Limiting Distributions of Spectral Radii for Product of Matrices from the Spherical Ensemble

TL;DR

This paper studies the limiting behavior of the spectral radii of products of independent matrices from the spherical ensemble, revealing convergence to Gamma-based distributions for fixed m and normal limits when m grows with n.

Contribution

It extends previous results by characterizing the spectral radius distributions for products of spherical ensemble matrices in both fixed and growing m scenarios.

Findings

Spectral radii converge to distributions of functions of Gamma variables for fixed m.

Logarithmic spectral radii tend to a normal distribution as m increases with n.

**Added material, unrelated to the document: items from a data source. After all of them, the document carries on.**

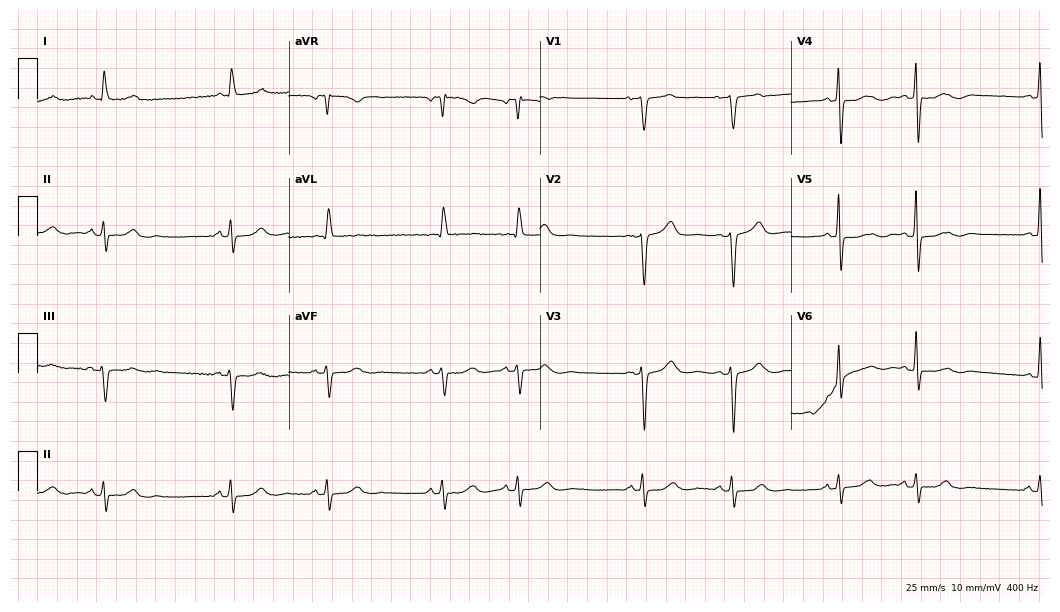
12-lead ECG (10.2-second recording at 400 Hz) from a woman, 78 years old. Screened for six findings — first-degree AV block, right bundle branch block (RBBB), left bundle branch block (LBBB), sinus bradycardia, atrial fibrillation (AF), sinus tachycardia — none is recorded.
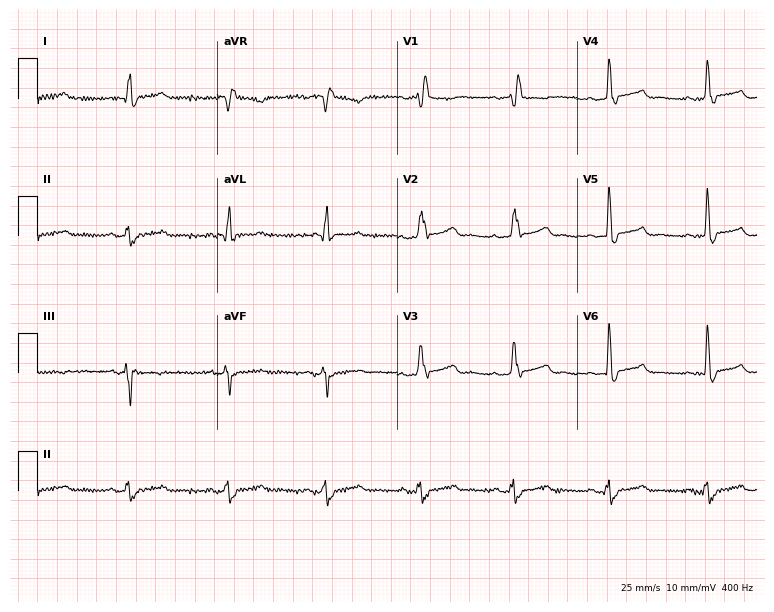
Standard 12-lead ECG recorded from a female, 73 years old (7.3-second recording at 400 Hz). The tracing shows right bundle branch block (RBBB).
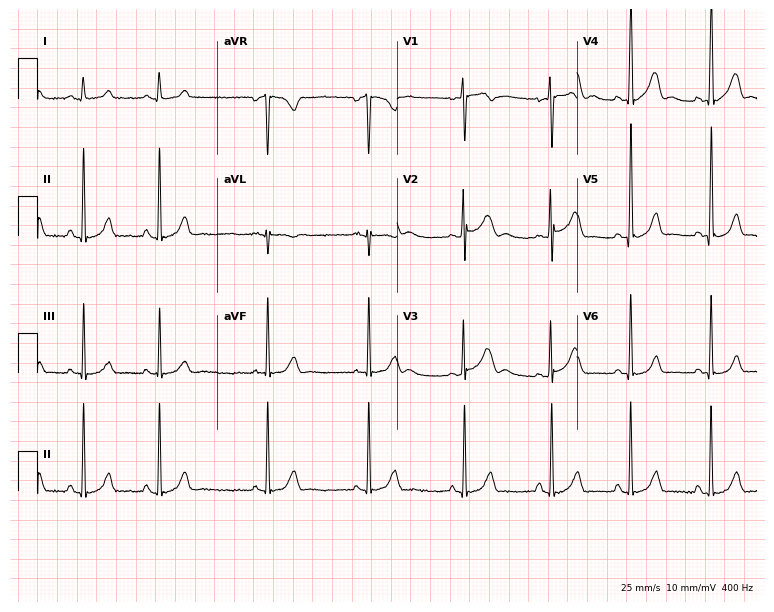
ECG (7.3-second recording at 400 Hz) — a woman, 17 years old. Screened for six findings — first-degree AV block, right bundle branch block, left bundle branch block, sinus bradycardia, atrial fibrillation, sinus tachycardia — none is recorded. Other findings, if any, are not listed.
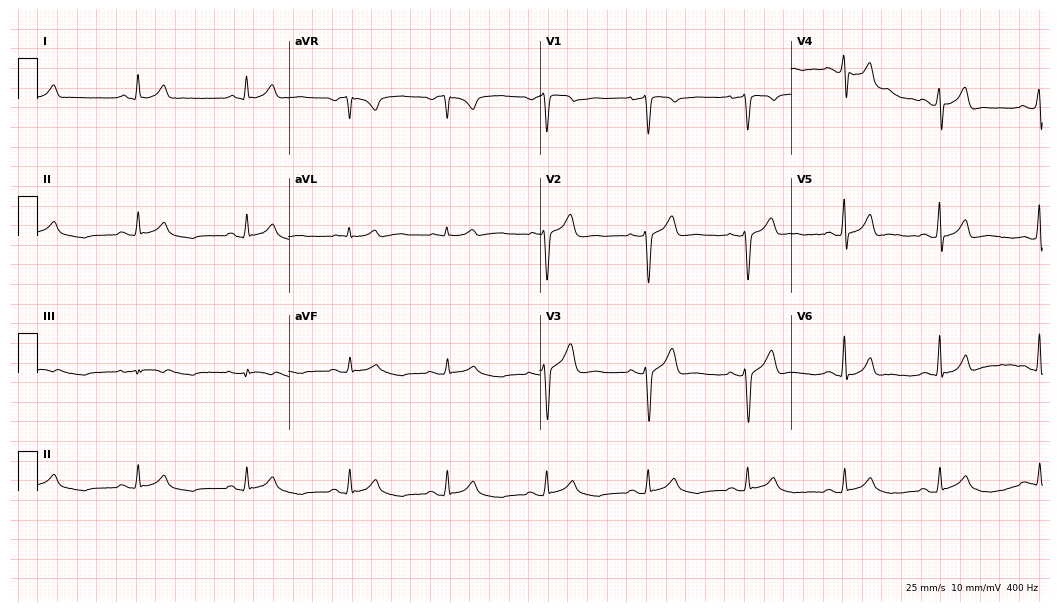
Standard 12-lead ECG recorded from a man, 44 years old. Read as a normal ECG.
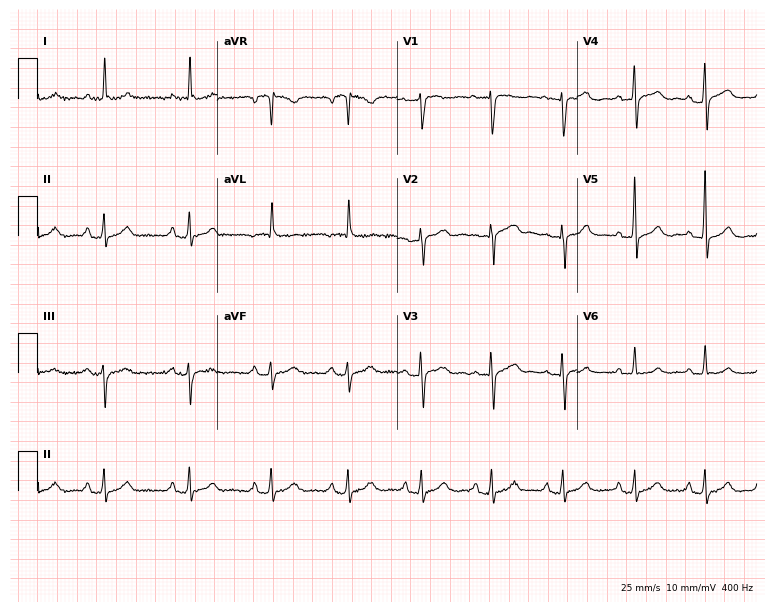
ECG — a female patient, 67 years old. Screened for six findings — first-degree AV block, right bundle branch block (RBBB), left bundle branch block (LBBB), sinus bradycardia, atrial fibrillation (AF), sinus tachycardia — none is recorded.
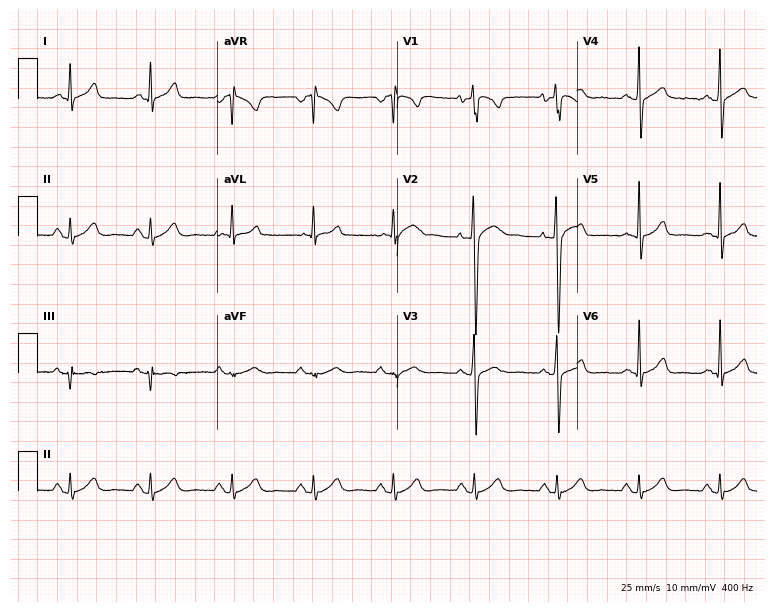
12-lead ECG from a 34-year-old male patient. Screened for six findings — first-degree AV block, right bundle branch block, left bundle branch block, sinus bradycardia, atrial fibrillation, sinus tachycardia — none is recorded. Other findings, if any, are not listed.

Provides a unified understanding of spectral radius behavior in matrix products from the spherical ensemble.

Abstract

Consider the product of $m$ independent $n\times n$ random matrices from the spherical ensemble for $m\ge 1$. The spectral radius is defined as the maximum absolute value of the $n$ eigenvalues of the product matrix. When $m=1$, the limiting distribution for the spectral radii has been obtained by Jiang and Qi (2017). In this paper, we investigate the limiting distributions for the spectral radii in general. When $m$ is a fixed integer, we show that the spectral radii converge weakly to distributions of functions of independent Gamma random variables. When $m=m_n$ tends to infinity as $n$ goes to infinity, we show that the logarithmic spectral radii have a normal limit.